Wildfire ignition by overhead transmission lines poses a critical public safety risk, necessitating targeted undergrounding investments to enhance grid resilience. Method: This paper proposes a segment-level (span-wise) undergrounding investment prioritization framework that integrates probabilistic ignition modeling, weather-driven simulation, and IEEE-standard power system modeling. Leveraging Monte Carlo analysis across 43,712 weather–operating scenarios, it quantifies both ignition probability and potential wildfire losses per line segment, enabling the first fine-grained assessment coupling ignition risk with full-weather-scenario variability. Contribution/Results: The method establishes a quantitative CapEx–risk-mitigation trade-off framework, yielding an economically optimal undergrounding priority list. Validated on the IEEE 30-bus system, it achieves significantly higher risk-reduction efficiency per unit investment compared to conventional approaches, providing a reusable, scalable decision-support tool for utility-scale grid hardening.
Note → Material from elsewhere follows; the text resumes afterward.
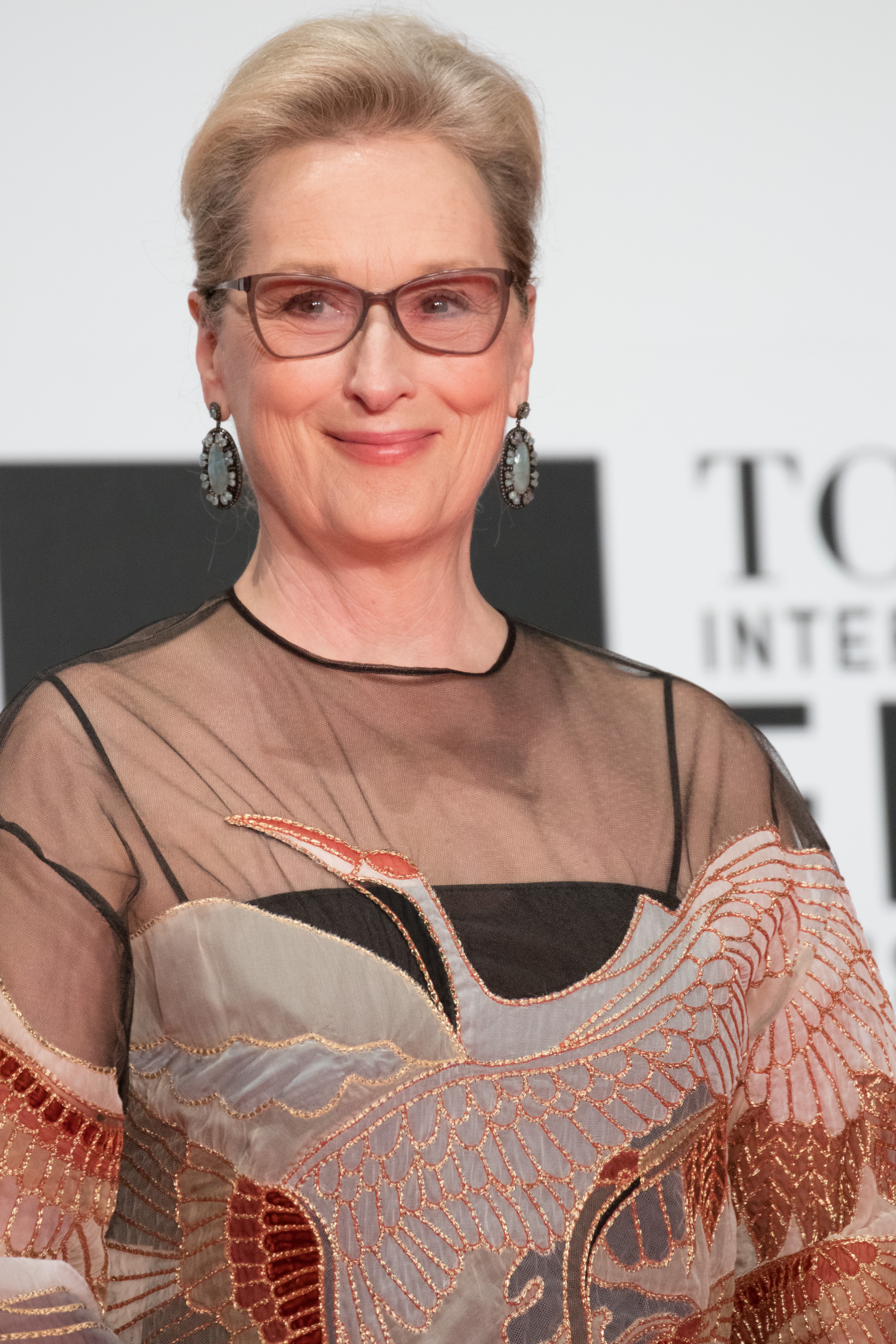 第29回 東京国際映画祭 オープニングセレモニー メリル・ストリープ (マダム・フローレンス! 夢見るふたり)

Grid-ignited wildfires are one of the most destructive catastrophic events, profoundly affecting the built and natural environments. Burying power lines is an effective solution for mitigating the risk of wildfire ignition. However, it is a costly capital expenditure (CapEx) requiring meticulous planning and investment prioritization. This paper proposes a systematic approach to estimate the potential wildfire ignition damage associated with each transmission line and accordingly offers a priority list for undergrounding. The proposed approach allows electric utilities to make risk-informed decisions for grid modernization and resiliency improvement against wildfires. As a case study, we examine the likelihood of wildfire ignition for each line segment, i.e., between two high-voltage towers, under diverse weather conditions throughout the year. The studies on the standard IEEE 30-bus test system, simulated on 43,712 scenarios, demonstrate the effectiveness of the proposed approach.